■ Directions for this task:
Please restate the listing word for word, omitting the images.

■ Data excerpt:
--- --- ---

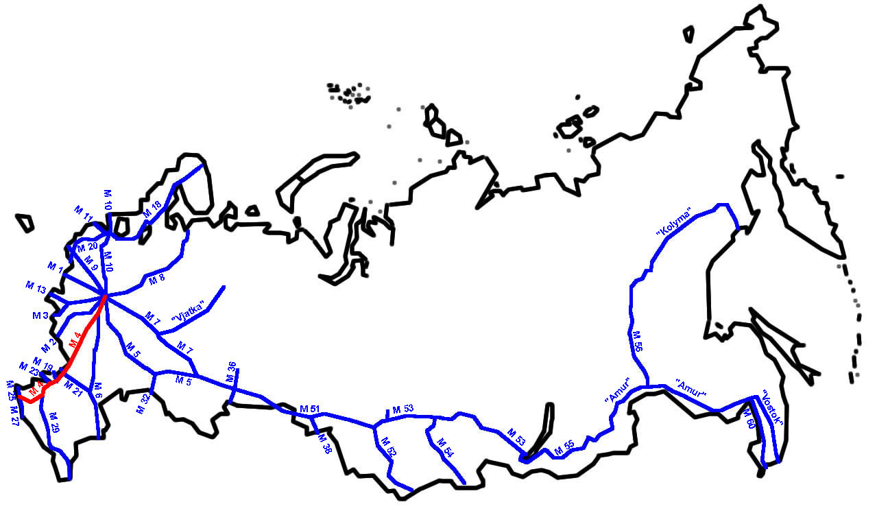 M4 im russischen Fernstraßennetz
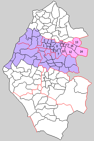 福井県吉田郡の町村制時点の町村。
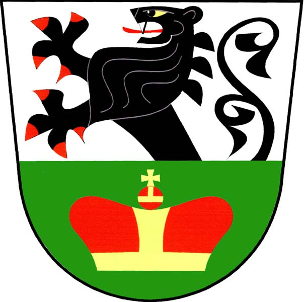 Znak obce Lukovany
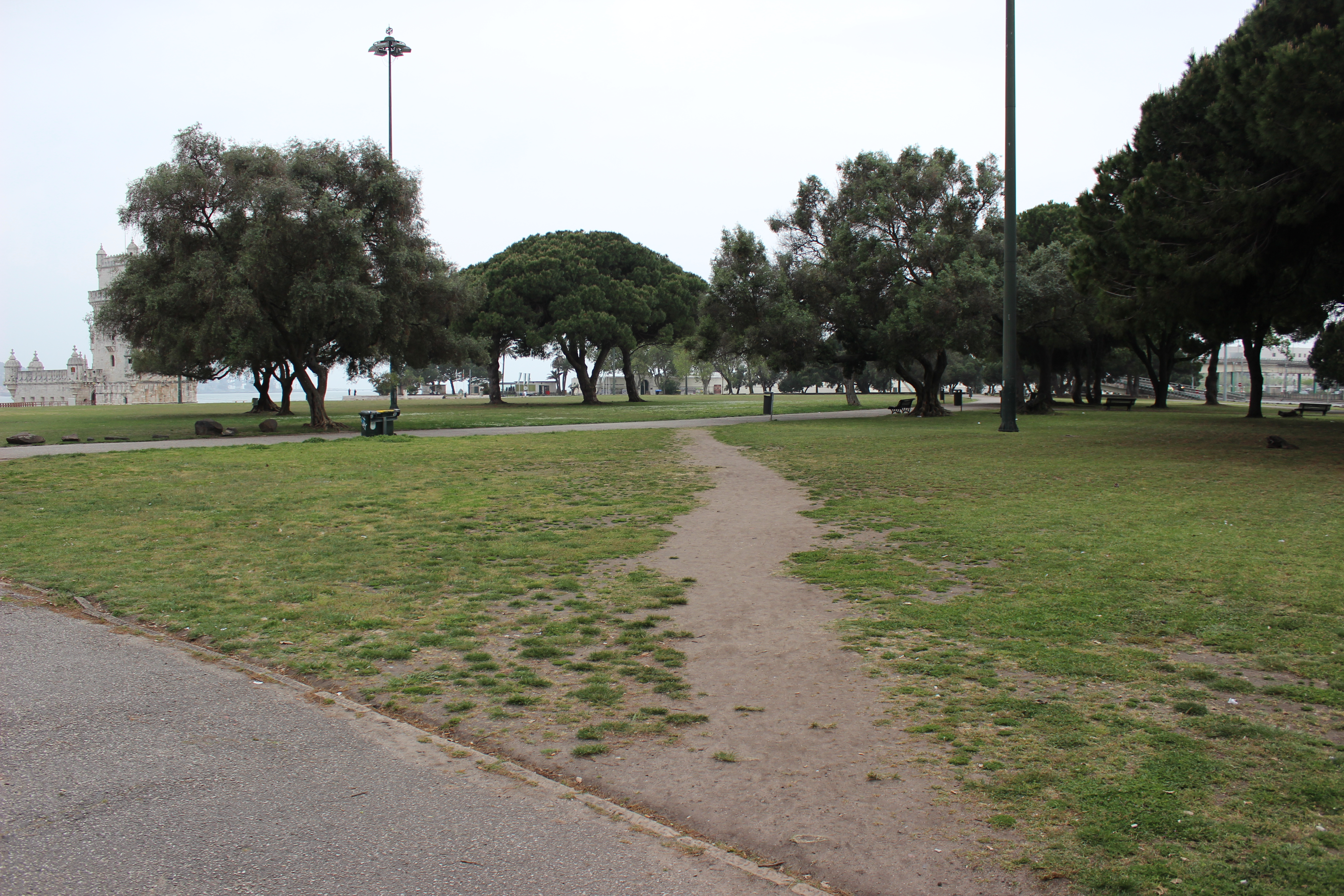 Belem

--- --- ---

■ Problem solution:
 M4 im russischen Fernstraßennetz
 福井県吉田郡の町村制時点の町村。
 Znak obce Lukovany
 Belem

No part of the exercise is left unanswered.